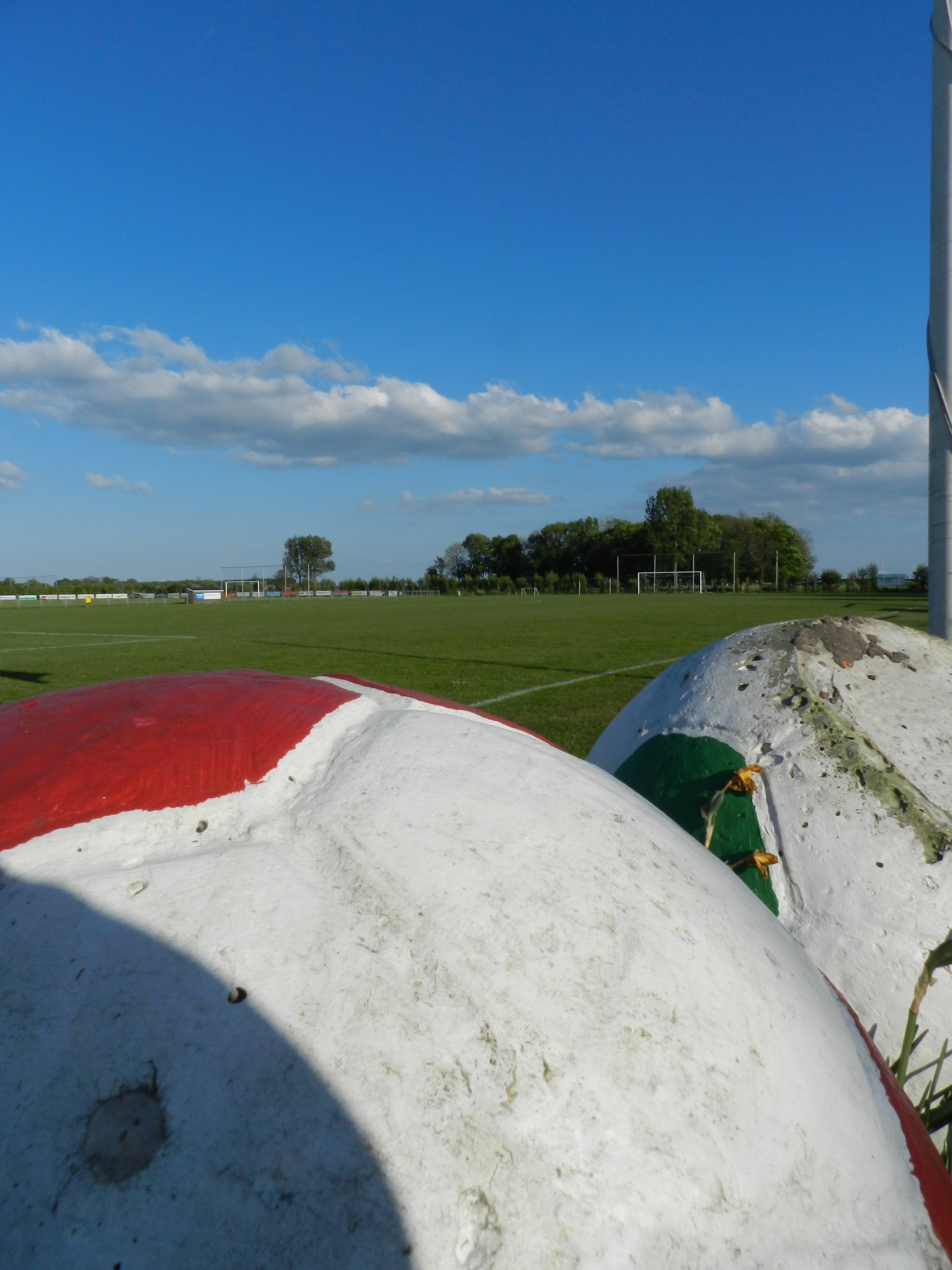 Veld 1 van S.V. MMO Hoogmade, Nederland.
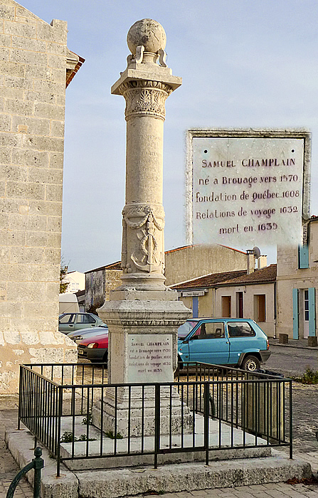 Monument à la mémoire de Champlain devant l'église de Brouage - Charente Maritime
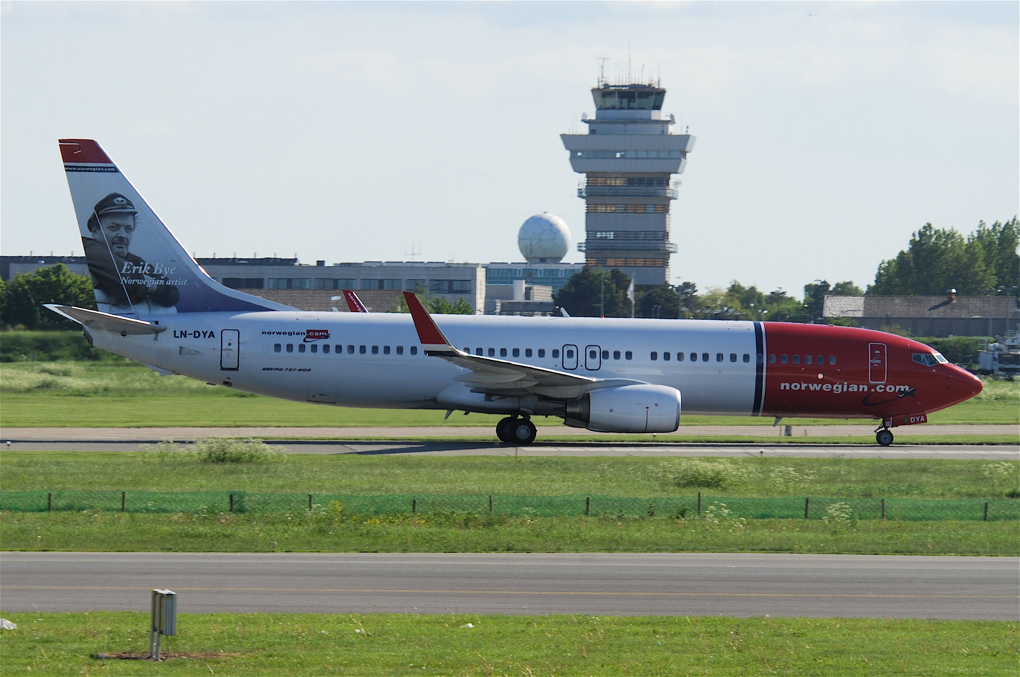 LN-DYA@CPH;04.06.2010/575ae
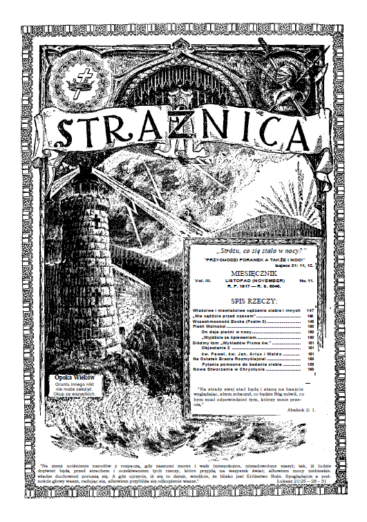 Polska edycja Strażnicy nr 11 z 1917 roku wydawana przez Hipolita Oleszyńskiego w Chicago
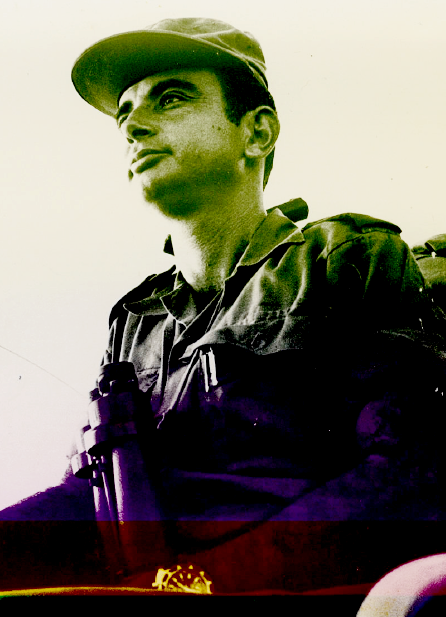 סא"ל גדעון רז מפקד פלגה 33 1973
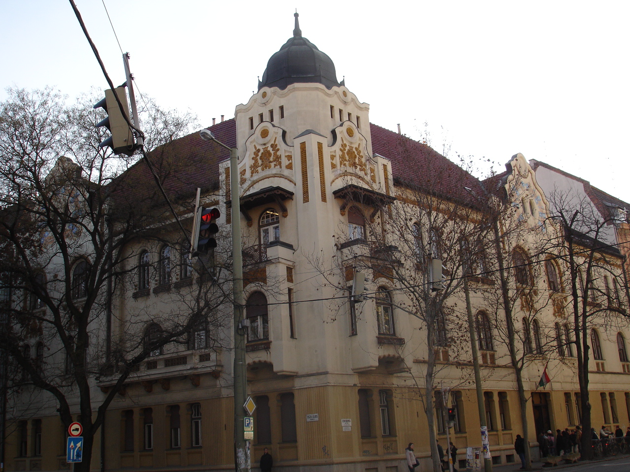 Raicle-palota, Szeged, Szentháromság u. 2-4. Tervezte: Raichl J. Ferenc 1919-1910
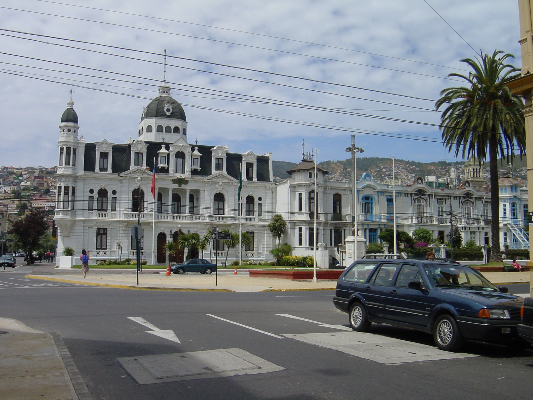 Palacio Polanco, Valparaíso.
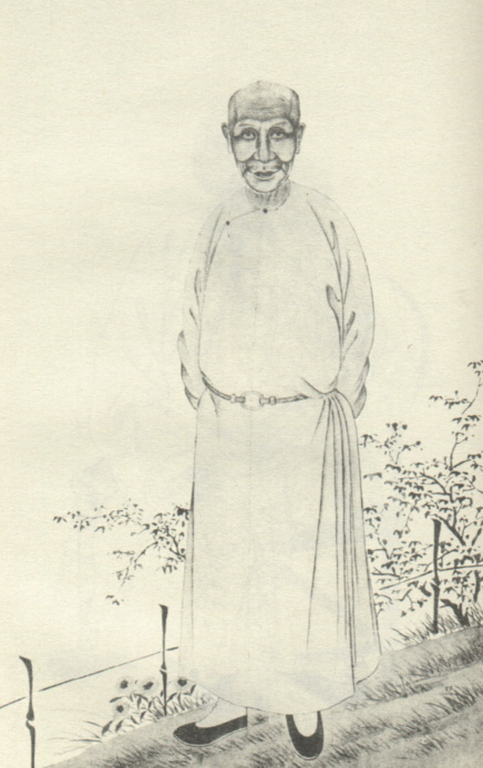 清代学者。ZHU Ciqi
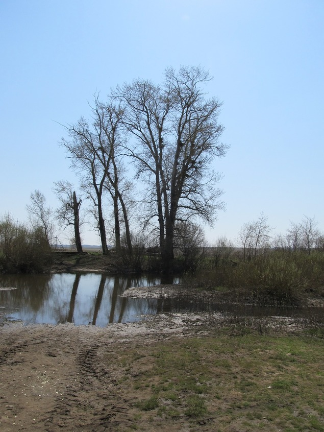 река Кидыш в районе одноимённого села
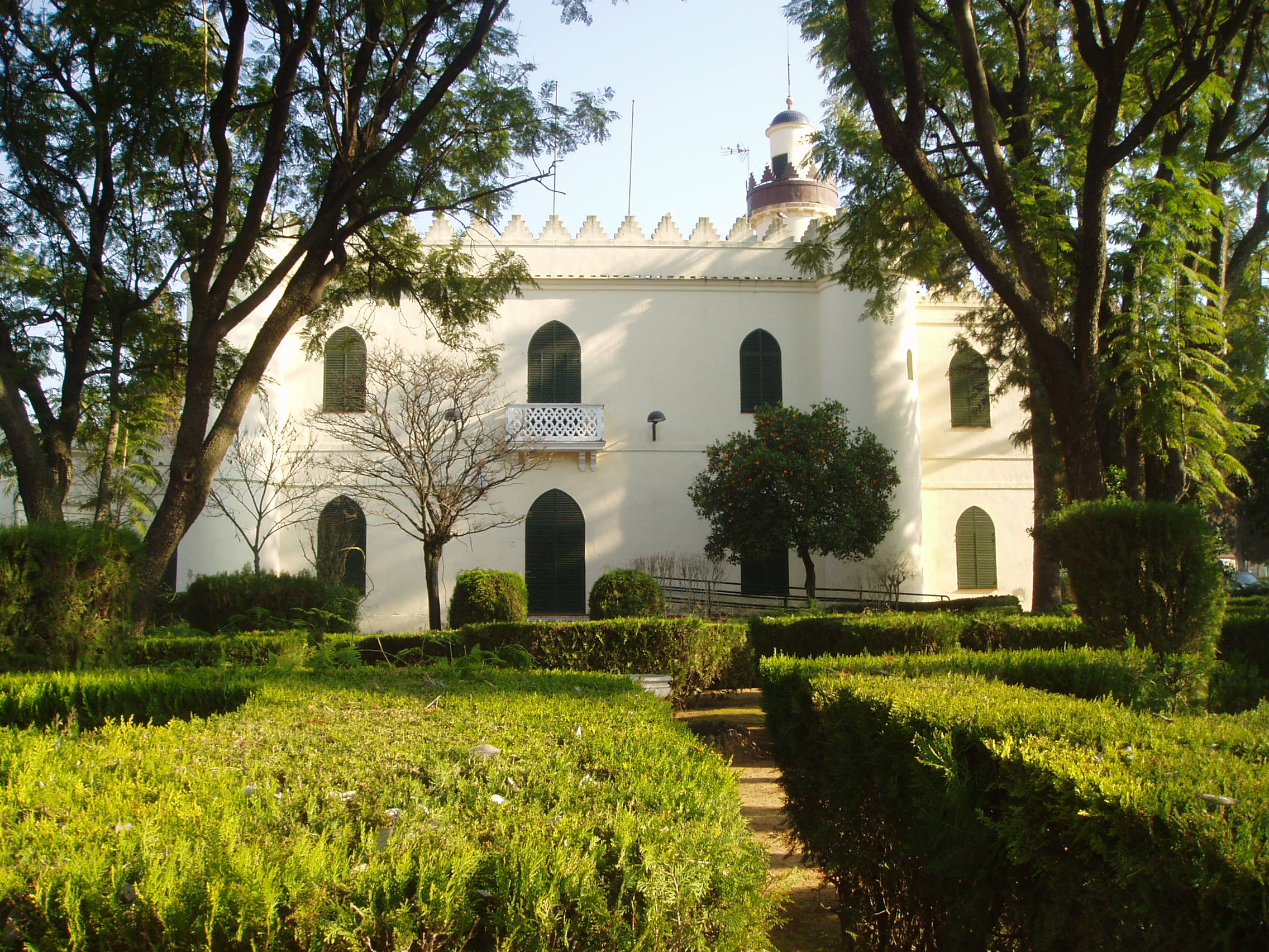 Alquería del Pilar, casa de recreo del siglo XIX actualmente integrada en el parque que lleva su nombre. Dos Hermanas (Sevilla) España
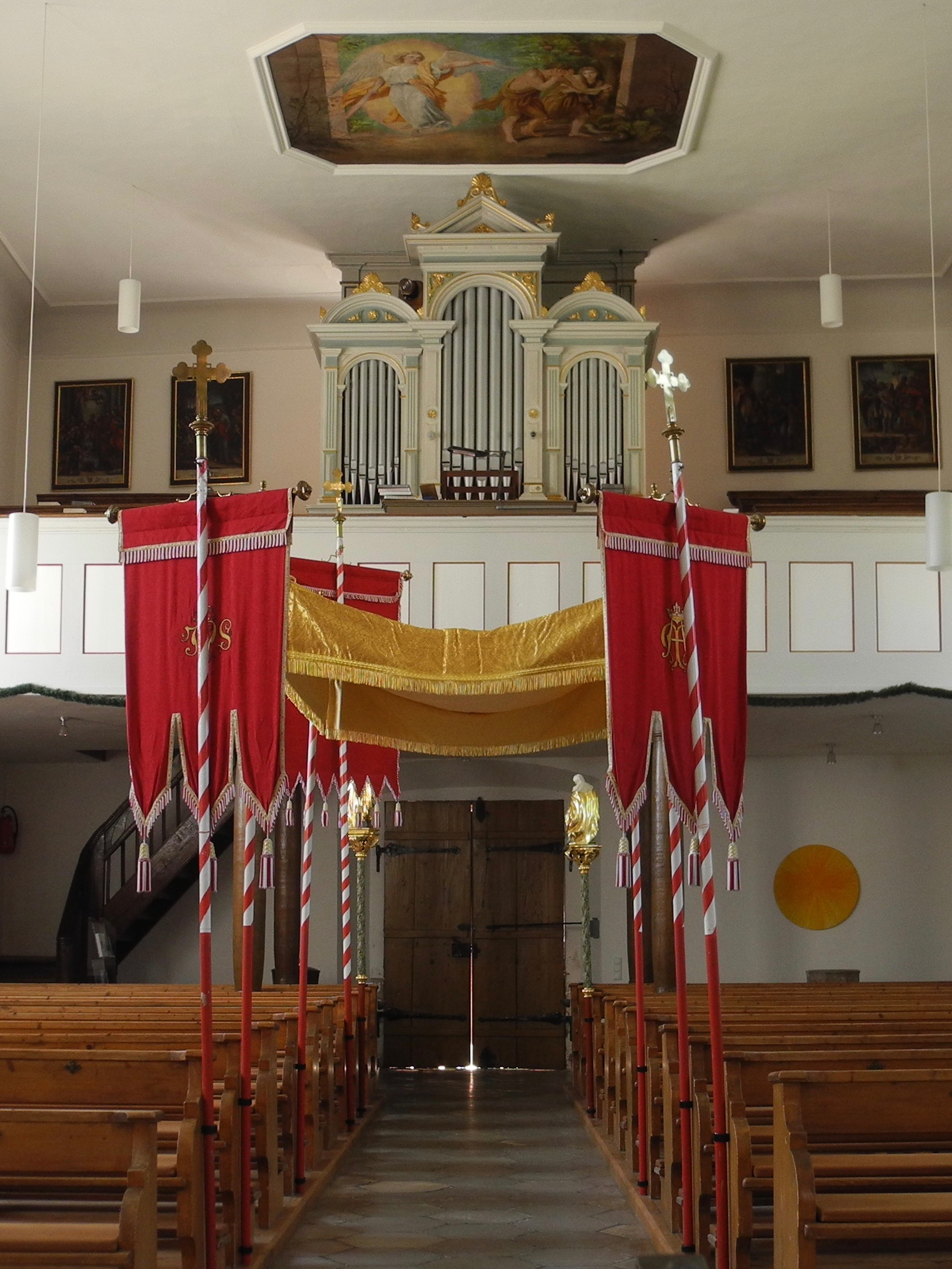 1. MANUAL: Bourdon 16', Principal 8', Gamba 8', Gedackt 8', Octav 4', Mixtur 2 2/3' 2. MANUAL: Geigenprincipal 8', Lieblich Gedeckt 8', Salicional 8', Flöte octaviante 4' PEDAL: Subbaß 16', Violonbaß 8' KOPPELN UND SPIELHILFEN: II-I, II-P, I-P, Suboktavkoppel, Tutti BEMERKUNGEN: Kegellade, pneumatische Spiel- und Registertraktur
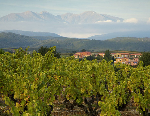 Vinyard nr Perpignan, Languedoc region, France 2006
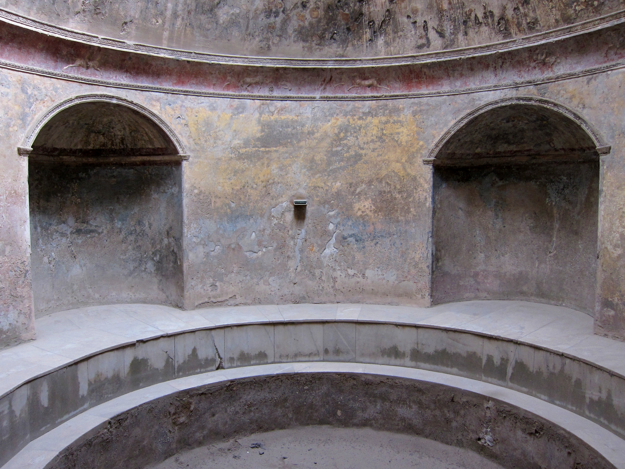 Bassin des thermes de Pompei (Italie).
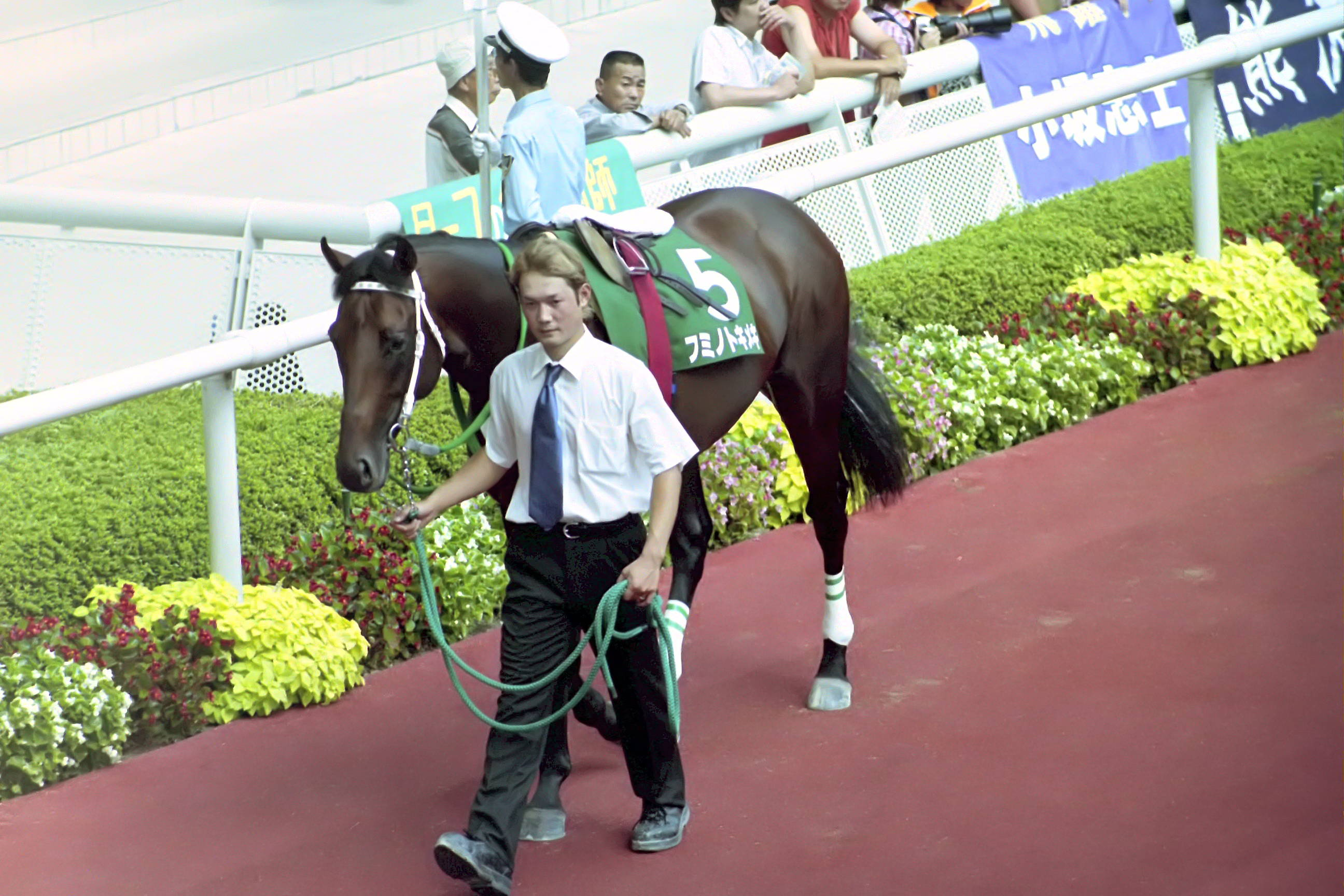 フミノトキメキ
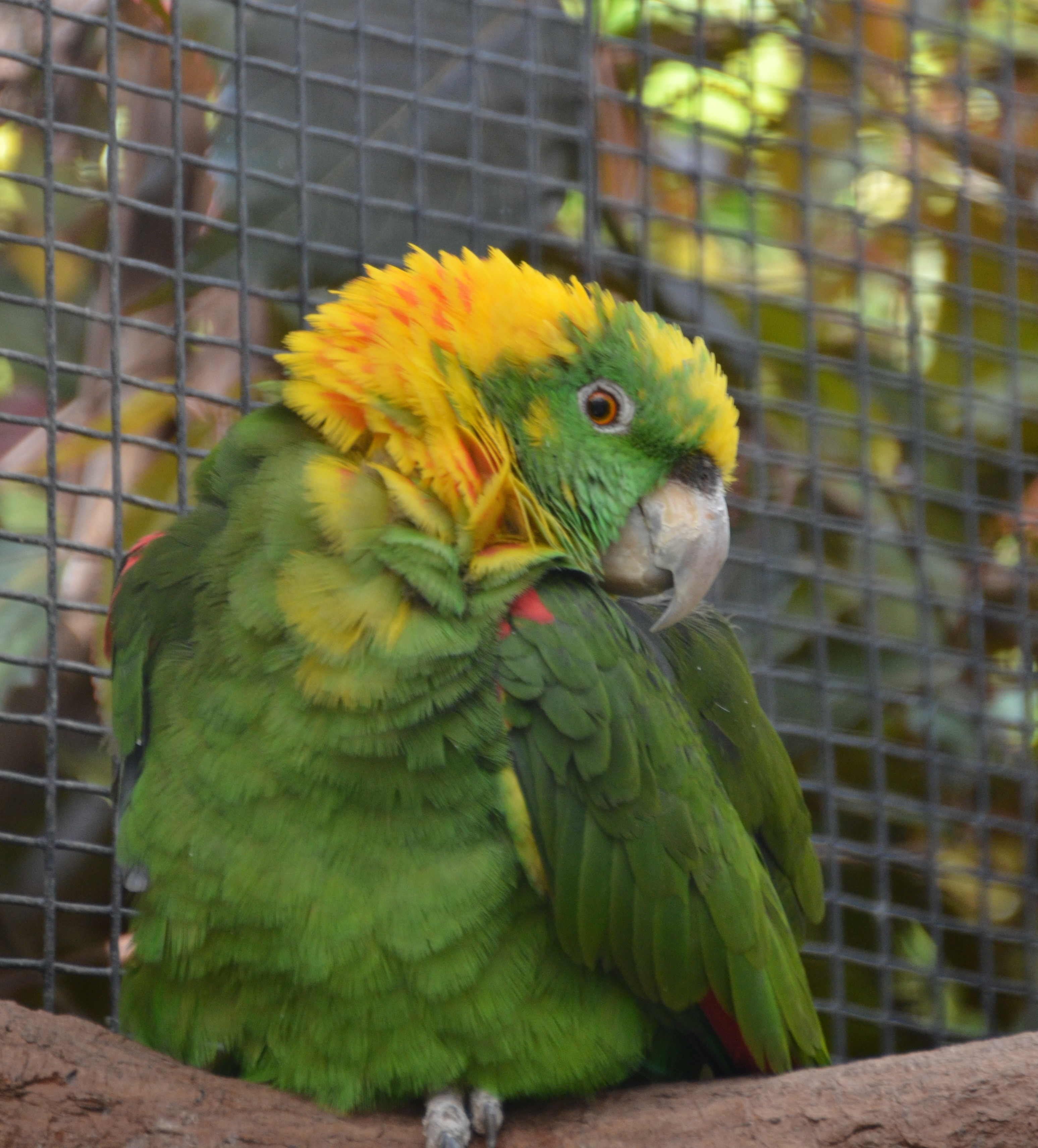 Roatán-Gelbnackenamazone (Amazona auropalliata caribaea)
________________________
§ WHAT NEEDS TO BE DONE
Write out the lines from the line with "Vinyard nr Perpignan, Languedoc" through the end of the records exactly; do not include pictures or any other lines.

§ RESULT OF THIS EXERCISE
 Vinyard nr Perpignan, Languedoc region, France 2006
 Bassin des thermes de Pompei (Italie).
 フミノトキメキ
 Roatán-Gelbnackenamazone (Amazona auropalliata caribaea)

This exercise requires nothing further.